Он любил БИТЛЗ. Счастливейшим моментом в его короткой жизни был тот, когда он продал одну свою картину, купил на эти деньги гитару и примкнул к БИТЛЗ.
Он много дал БИТЛЗ — не как музыкант, но как личность. В нем шла внутренняя борьба между любовью к музыке и любовью к живописи. Последняя победила… Многие ведущие искусствоведы восхищались его работами.
Он был очень молод. Из него мог выйти крупный художник. Его смерть была ударом для всех… Его мать Милли, кроме воспоминаний о сыне, хранит много его работ. У меня самого есть несколько картин Стю. С ними я никогда не расстанусь.»
По случаю выставки работ Стюарта гамбургского периода (1961–1962 гг.) в ливерпульской галерее «Нептун» в 1969 году известный искусствовед Айвор Джонс писал:
«Между 23 июня 1940 года, годом рождения Стюарта в Эдинбурге, и 10 апреля 1962 года, годом его смерти в Гамбурге, лежит пора его детства и отрочества, учеба в Прескотской школе и Ливерпульском Колледже искусств, краткий период работы с БИТЛЗ и, наконец, последний год, год бурной творческой активности в гамбургской Школе искусств.
Нельзя недооценивать разнообразные влияния, которые он испытал: преданность матери, всегда верившей в талант сына; ученичество в Колледже искусств; битловский период — особенно дружба с Джоном Ленноном. И все же именно в гамбургской Школе искусств он нашел себя. В 1961 году он поступил в класс профессора Эдуардо Паолоцци. Музыка отступала на задний план по мере того, как он все больше внимания уделял искусству, с одержимостью работая в своей эксцентричной „черной студии“ на чердаке дома, где жили супруги Кирххерр, с дочерью которых, Астрид, фотографом по профессии, он обручился. То было время триумфа над отчаянием, период горения и одержимости своей работой.
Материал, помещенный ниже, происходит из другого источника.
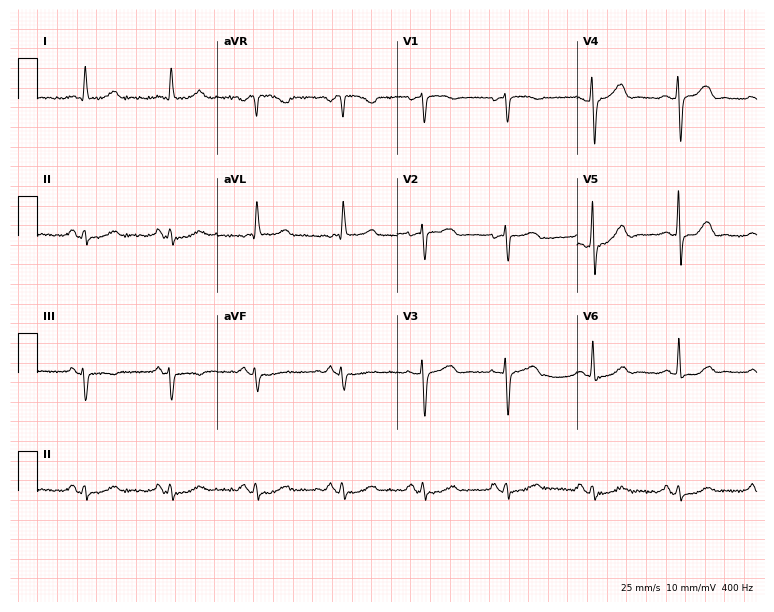
12-lead ECG (7.3-second recording at 400 Hz) from a 66-year-old female patient. Labelled as a normal ECG.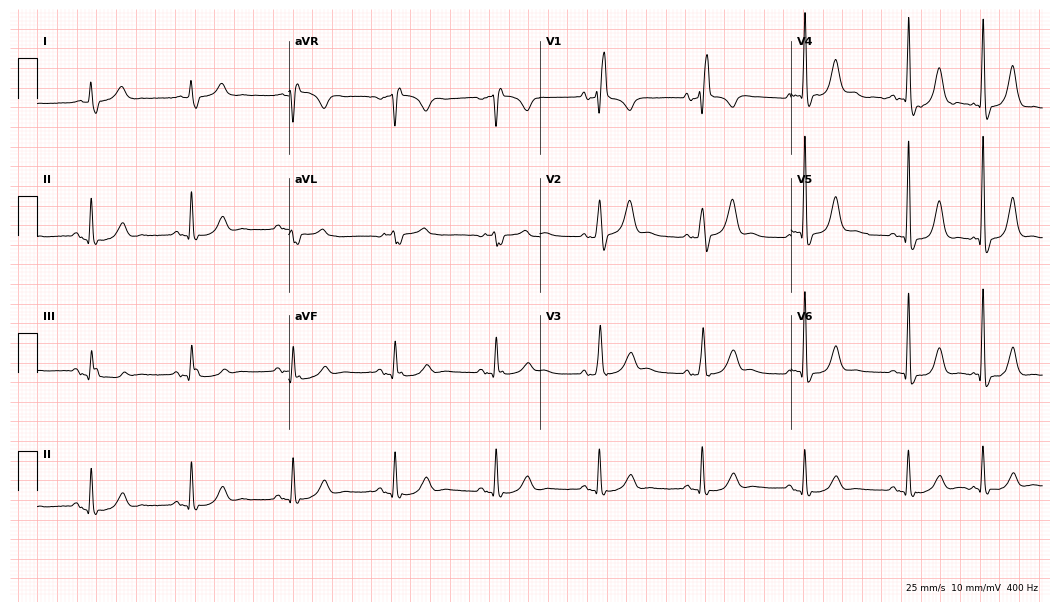
Standard 12-lead ECG recorded from a female patient, 78 years old. The tracing shows right bundle branch block.

Почти вся его выставка в галерее Уокер в 1964 году была отдана его работам гамбургского периода, и этот факт сам по себе примечателен, потому что именно в Гамбурге наступил его Ренессанс — к сожалению, слишком короткий.
Работы, демонстрируемые на нынешней выставке, это всего лишь маленькая частичка его обширной творческой продукции гамбургского периода, и я испытал большое волнение, осматривая их.
Выставка в галерее „Уокер“ была достойной данью памяти этому интересному художнику с чрезвычайно ранимой душой. Она не была рекламным трюком, рассчитанным на то, что толпы тинейджеров сбегутся отовсюду, чтобы поглазеть на работы бывшего Битла: члены организационного комитета Джон Вилетт, Николас Хорсфилд и Джон Джейкоб слишком порядочные люди, чтобы марать свое честное имя ради дешевой рекламы.
Устроители нынешней выставки в „Нептуне“, спустя 7 лет после смерти Стюарта, руководствуются теми же мотивами: дать ему хоть немного признания, которого он так заслуживает.»